Compute the Kaplan-Meier estimator of a survival time distribution function, from histogram data

`kaplan.meier(obs, nco, breaks, upperobs=0)`

obs

vector of \(n\) integers giving the histogram of all observations (censored or uncensored survival times)

nco

vector of \(n\) integers giving the histogram of uncensored observations (those survival times that are less than or equal to the censoring time)

breaks

Vector of \(n+1\) breakpoints which were used to form both histograms.

upperobs

Number of observations beyond the rightmost breakpoint, if any.

A list with two elements:

Kaplan-Meier estimate of the survival time c.d.f. \(F(t)\)

corresponding Nelson-Aalen estimate of the hazard rate \(\lambda(t)\)

This function is needed mainly for internal use in spatstat, but may be useful in other applications where you want to form the Kaplan-Meier estimator from a huge dataset.

Suppose \(T_i\) are the survival times of individuals \(i=1,\ldots,M\) with unknown distribution function \(F(t)\) which we wish to estimate. Suppose these times are right-censored by random censoring times \(C_i\). Thus the observations consist of right-censored survival times \(\tilde T_i = \min(T_i,C_i)\) and non-censoring indicators \(D_i = 1\{T_i \le C_i\}\) for each \(i\).

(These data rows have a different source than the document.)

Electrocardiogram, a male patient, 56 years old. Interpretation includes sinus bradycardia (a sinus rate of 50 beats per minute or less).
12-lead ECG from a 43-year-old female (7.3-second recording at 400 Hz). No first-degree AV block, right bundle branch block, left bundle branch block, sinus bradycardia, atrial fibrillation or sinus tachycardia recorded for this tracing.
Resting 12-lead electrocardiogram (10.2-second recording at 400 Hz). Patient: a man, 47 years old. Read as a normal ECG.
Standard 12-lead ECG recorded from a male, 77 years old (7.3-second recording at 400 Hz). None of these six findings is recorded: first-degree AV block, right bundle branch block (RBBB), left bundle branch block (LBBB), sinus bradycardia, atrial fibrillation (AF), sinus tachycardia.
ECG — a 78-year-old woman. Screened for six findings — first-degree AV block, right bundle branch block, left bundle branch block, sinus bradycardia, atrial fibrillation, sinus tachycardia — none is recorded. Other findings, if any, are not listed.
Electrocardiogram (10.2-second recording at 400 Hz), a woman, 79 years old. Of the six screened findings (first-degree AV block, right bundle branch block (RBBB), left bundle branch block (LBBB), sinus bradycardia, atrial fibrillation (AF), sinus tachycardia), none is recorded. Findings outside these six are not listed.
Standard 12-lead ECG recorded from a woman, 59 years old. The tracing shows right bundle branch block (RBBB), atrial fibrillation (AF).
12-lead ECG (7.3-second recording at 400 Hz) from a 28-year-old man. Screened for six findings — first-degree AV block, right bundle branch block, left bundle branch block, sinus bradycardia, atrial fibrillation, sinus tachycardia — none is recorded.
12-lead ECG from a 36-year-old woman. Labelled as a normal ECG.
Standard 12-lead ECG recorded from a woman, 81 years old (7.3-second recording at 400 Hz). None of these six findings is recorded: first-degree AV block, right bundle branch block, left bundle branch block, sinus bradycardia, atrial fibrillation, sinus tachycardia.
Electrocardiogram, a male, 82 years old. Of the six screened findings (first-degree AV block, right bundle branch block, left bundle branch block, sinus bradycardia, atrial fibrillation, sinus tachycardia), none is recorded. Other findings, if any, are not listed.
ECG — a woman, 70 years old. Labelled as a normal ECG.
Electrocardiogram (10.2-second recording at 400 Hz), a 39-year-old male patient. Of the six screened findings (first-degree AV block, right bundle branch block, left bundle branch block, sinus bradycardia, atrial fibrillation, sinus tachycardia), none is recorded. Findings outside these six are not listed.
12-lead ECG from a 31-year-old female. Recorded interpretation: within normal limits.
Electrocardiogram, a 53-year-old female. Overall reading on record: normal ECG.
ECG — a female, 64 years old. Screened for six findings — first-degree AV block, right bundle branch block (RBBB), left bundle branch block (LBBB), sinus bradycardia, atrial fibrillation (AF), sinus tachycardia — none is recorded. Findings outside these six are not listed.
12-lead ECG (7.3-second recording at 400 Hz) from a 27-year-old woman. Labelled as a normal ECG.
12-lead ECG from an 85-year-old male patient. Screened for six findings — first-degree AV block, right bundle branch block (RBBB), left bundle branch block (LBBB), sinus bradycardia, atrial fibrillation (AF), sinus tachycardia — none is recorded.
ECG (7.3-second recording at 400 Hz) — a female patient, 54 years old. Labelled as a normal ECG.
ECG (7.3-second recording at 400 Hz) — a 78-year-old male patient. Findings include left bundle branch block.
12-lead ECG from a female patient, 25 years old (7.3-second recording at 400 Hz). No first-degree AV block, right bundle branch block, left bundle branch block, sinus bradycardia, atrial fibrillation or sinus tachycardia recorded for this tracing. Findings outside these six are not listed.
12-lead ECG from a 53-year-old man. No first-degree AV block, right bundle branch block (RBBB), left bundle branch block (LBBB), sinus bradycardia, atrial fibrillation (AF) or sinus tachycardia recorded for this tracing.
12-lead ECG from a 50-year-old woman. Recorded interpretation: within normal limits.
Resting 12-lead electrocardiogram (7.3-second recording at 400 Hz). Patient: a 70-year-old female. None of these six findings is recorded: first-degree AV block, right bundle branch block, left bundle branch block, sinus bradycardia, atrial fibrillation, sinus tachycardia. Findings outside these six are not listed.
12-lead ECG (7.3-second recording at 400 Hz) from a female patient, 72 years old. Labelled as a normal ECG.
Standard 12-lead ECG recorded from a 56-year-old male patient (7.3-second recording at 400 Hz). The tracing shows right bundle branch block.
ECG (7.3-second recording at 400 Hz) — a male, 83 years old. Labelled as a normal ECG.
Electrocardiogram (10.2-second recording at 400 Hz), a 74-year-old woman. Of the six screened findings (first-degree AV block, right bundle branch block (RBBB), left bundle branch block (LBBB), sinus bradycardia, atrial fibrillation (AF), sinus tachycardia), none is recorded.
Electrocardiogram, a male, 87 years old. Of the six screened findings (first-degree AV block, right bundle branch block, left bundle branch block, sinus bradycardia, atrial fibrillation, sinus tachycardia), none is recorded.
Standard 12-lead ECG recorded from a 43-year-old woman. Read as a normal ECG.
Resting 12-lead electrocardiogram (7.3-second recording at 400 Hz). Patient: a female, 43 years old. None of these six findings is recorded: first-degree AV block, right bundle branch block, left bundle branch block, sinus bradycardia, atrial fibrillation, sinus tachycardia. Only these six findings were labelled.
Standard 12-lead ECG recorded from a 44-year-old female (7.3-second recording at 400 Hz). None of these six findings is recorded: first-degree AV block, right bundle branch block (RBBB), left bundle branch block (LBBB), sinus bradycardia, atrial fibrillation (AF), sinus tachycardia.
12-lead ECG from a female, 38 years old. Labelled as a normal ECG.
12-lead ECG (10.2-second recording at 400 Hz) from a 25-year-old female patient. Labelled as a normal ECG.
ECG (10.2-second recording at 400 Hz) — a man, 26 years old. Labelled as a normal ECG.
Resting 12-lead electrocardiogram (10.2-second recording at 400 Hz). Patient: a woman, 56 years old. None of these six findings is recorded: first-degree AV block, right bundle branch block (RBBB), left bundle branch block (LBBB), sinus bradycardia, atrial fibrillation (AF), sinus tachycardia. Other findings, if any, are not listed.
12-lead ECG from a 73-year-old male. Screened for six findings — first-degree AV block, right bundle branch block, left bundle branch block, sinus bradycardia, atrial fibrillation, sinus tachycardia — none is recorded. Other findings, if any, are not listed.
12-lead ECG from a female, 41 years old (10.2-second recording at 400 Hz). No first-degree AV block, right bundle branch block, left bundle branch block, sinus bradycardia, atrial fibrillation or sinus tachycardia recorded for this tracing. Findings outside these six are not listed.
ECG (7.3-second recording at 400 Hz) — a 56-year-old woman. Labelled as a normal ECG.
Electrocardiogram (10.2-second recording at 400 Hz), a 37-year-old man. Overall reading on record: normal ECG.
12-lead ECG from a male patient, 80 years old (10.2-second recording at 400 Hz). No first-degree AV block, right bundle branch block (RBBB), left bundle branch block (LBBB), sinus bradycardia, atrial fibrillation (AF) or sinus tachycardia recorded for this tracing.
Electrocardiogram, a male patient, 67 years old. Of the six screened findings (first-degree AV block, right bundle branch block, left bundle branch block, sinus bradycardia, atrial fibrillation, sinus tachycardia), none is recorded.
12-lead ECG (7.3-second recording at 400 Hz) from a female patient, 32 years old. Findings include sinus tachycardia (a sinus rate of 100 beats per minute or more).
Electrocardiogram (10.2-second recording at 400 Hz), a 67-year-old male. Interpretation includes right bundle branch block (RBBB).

If the number of observations \(M\) is large, it is efficient to
use histograms.
Form the histogram `obs`

of all observed times \(\tilde T_i\).
That is, `obs[k]`

counts the number of values
\(\tilde T_i\) in the interval
`(breaks[k],breaks[k+1]]`

for \(k > 1\)
and `[breaks[1],breaks[2]]`

for \(k = 1\).
Also form the histogram `nco`

of all uncensored times,
i.e. those \(\tilde T_i\) such that \(D_i=1\).
These two histograms are the arguments passed to `kaplan.meier`

.

The vectors `km`

and `lambda`

returned by `kaplan.meier`

are (histogram approximations to) the Kaplan-Meier estimator
of \(F(t)\) and its hazard rate \(\lambda(t)\).
Specifically, `km[k]`

is an estimate of
`F(breaks[k+1])`

, and `lambda[k]`

is an estimate of
the average of \(\lambda(t)\) over the interval
`(breaks[k],breaks[k+1])`

.

The histogram breaks must include \(0\).
If the histogram breaks do not span the range of the observations,
it is important to count how many survival times
\(\tilde T_i\) exceed the rightmost breakpoint,
and give this as the value `upperobs`

.